Work to complete: Set the listing down again exactly, please, apart from its pictures.

Available data:

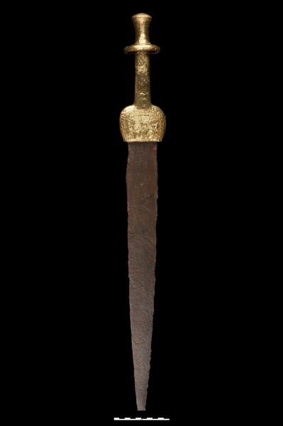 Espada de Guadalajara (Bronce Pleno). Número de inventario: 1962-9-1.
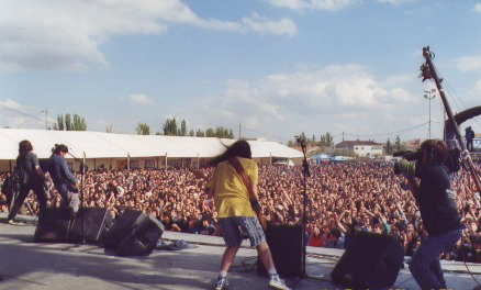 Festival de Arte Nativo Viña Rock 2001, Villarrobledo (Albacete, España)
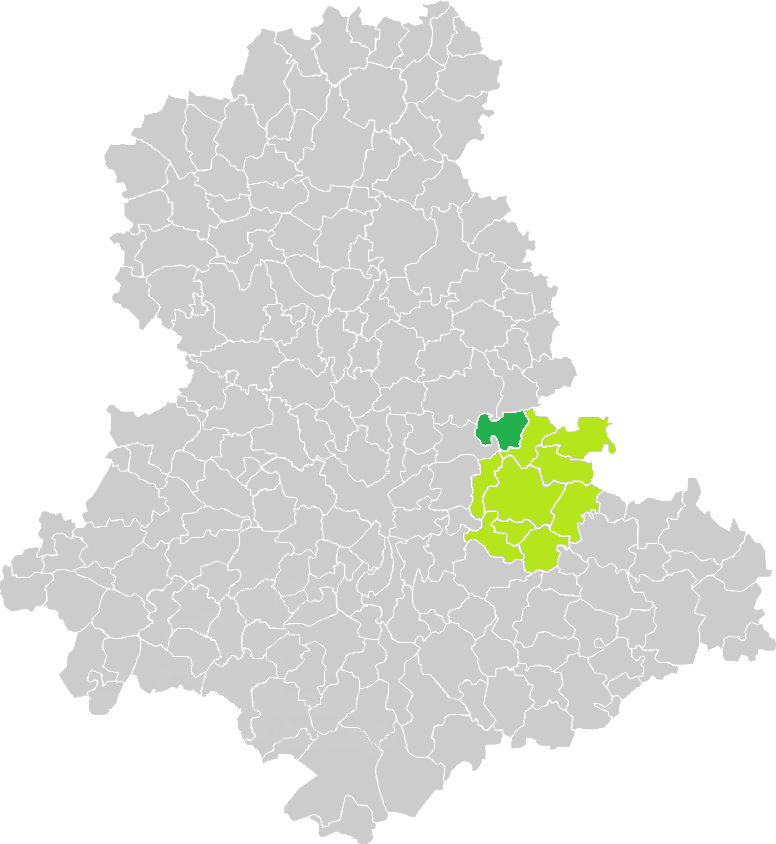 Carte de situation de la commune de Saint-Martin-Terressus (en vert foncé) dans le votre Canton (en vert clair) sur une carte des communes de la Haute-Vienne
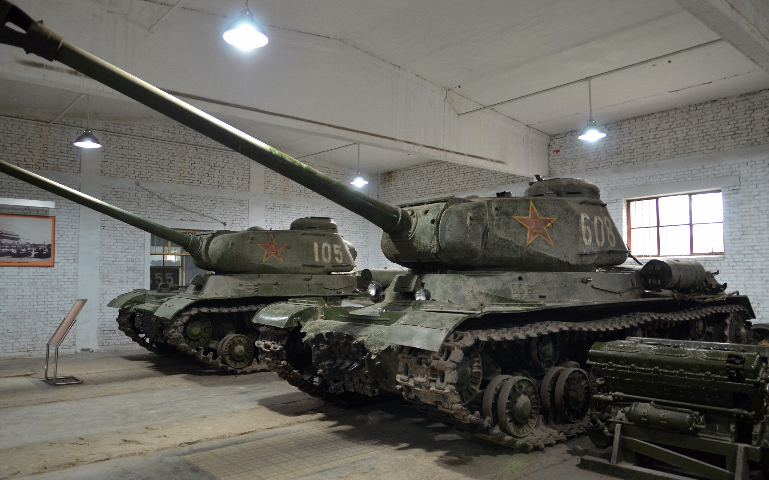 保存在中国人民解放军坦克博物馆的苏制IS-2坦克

Expected output:
 Espada de Guadalajara (Bronce Pleno). Número de inventario: 1962-9-1.
 Festival de Arte Nativo Viña Rock 2001, Villarrobledo (Albacete, España)
 Carte de situation de la commune de Saint-Martin-Terressus (en vert foncé) dans le votre Canton (en vert clair) sur une carte des communes de la Haute-Vienne
 保存在中国人民解放军坦克博物馆的苏制IS-2坦克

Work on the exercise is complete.